I remember getting 95%-ish accuracy with BoW and the SVM circa 2004 when it
came to questions like "is this paper about astrophysics or organic
chemistry?"

In that case you have a distinct vocabulary for different topics and it is
hard to beat BoW.

Sentiment analysis, on the other hand, is where BoW goes to die since now "not
good" means something very different than "good", and even simple heuristics
like treating "not X" as a term that is different from "X" give limited gain
because negation is expressed with constructions like "i don't believe that is
good" and there is no k-word window that you reliably catch negation in since
there isn't a limit on how complex sentences are.

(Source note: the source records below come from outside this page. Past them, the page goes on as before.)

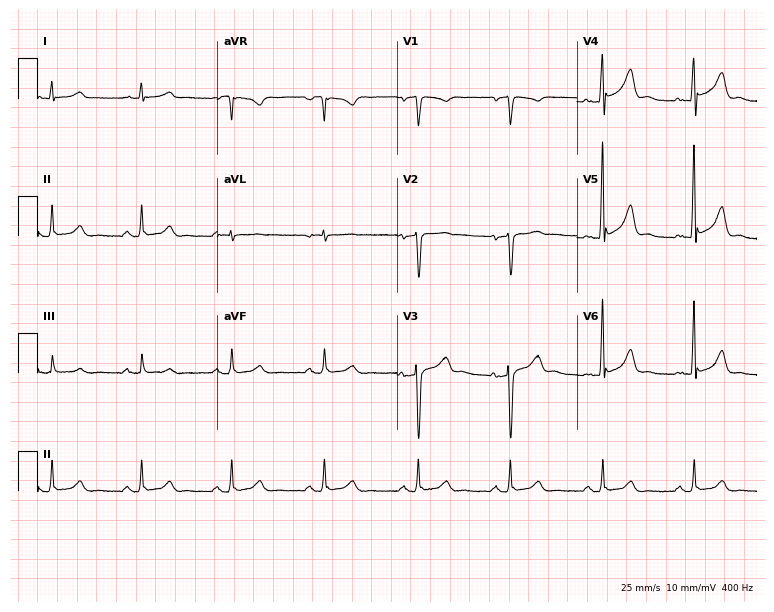
Standard 12-lead ECG recorded from a man, 50 years old (7.3-second recording at 400 Hz). Read as a normal ECG.
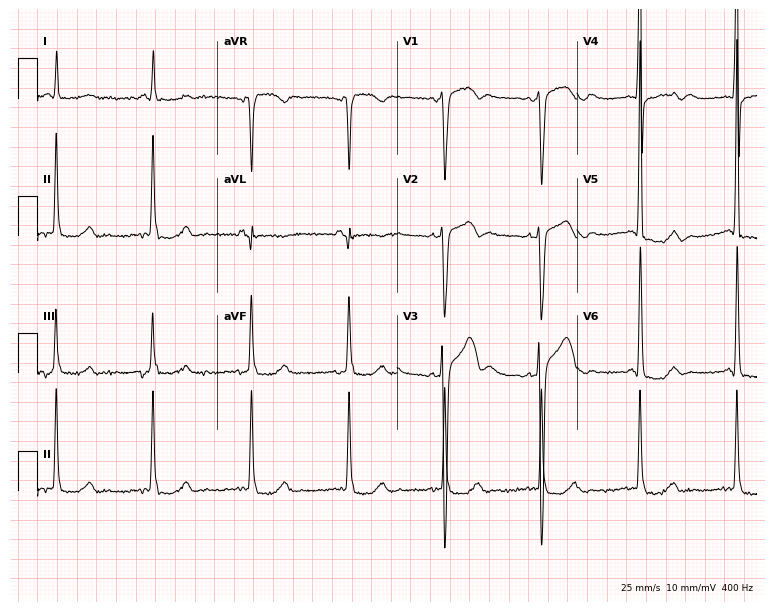
ECG — a male, 49 years old. Screened for six findings — first-degree AV block, right bundle branch block (RBBB), left bundle branch block (LBBB), sinus bradycardia, atrial fibrillation (AF), sinus tachycardia — none is recorded. Findings outside these six are not listed.
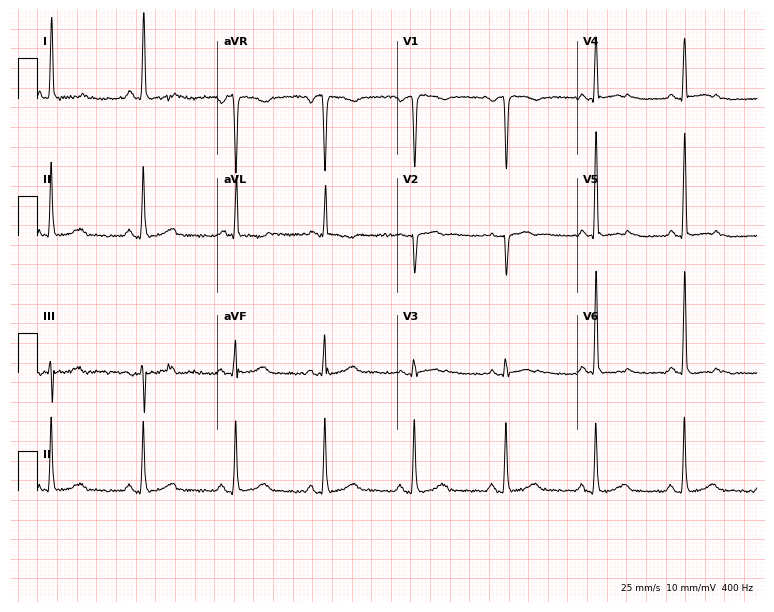
Resting 12-lead electrocardiogram (7.3-second recording at 400 Hz). Patient: a 69-year-old female. None of these six findings is recorded: first-degree AV block, right bundle branch block, left bundle branch block, sinus bradycardia, atrial fibrillation, sinus tachycardia.
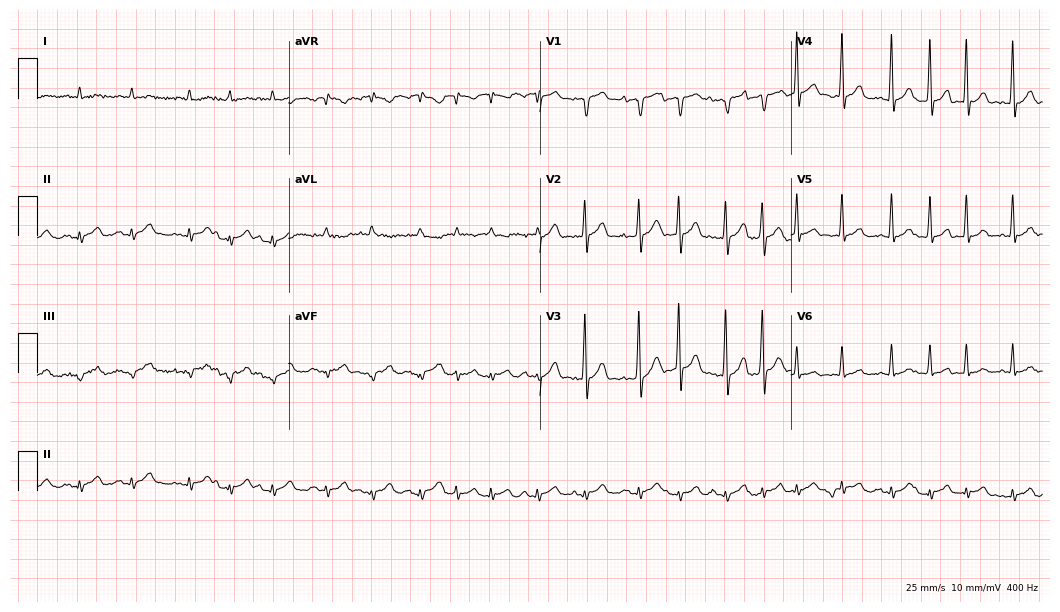
Standard 12-lead ECG recorded from a 78-year-old man. The tracing shows sinus tachycardia (a sinus rate of 100 beats per minute or more).
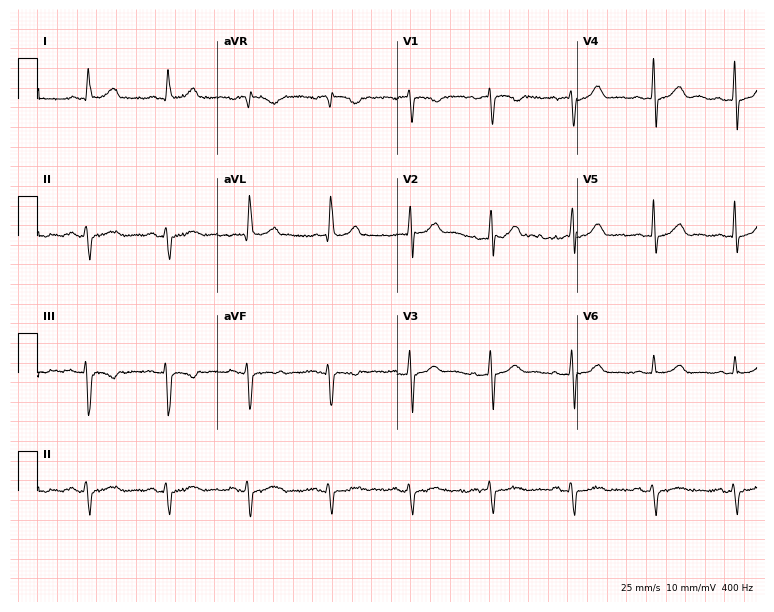
12-lead ECG (7.3-second recording at 400 Hz) from a woman, 76 years old. Screened for six findings — first-degree AV block, right bundle branch block, left bundle branch block, sinus bradycardia, atrial fibrillation, sinus tachycardia — none is recorded.
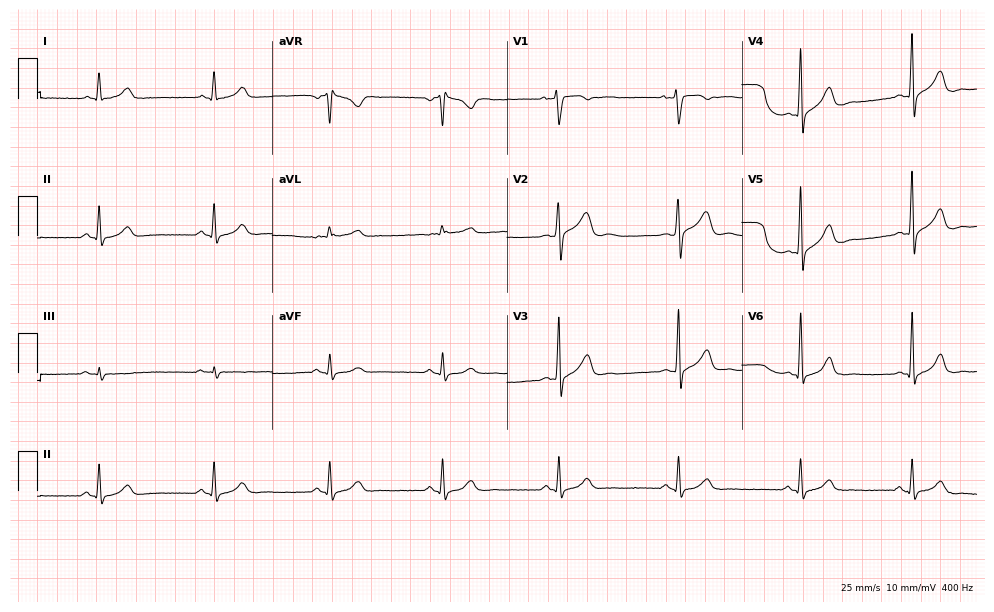
12-lead ECG from a 49-year-old man (9.6-second recording at 400 Hz). Shows sinus bradycardia (a sinus rate of 50 beats per minute or less).

There is also the question of "is the improvement between method A and method
B worth it?" For instance the Netflix prize was much celebrated because some
brilliant people busted their ass to go from 92% to 95% accuracy on movie
recommendations. In the end the algorithm proved to be too complex for the
value it created. (eg. Who would notice that they got 8 bad recommendations
instead of 5 out of a hundred? An additional half a bad recommendation out of
10?)

The real "Netflix optimization problem" is how to spend as little on acquiring
content as possible while motivating people to keep their subscriptions and
that is something Netflix will keep closer to their chest and not promote a
public competition on. (eg. if it were valuable why would they let competitors
know about it?)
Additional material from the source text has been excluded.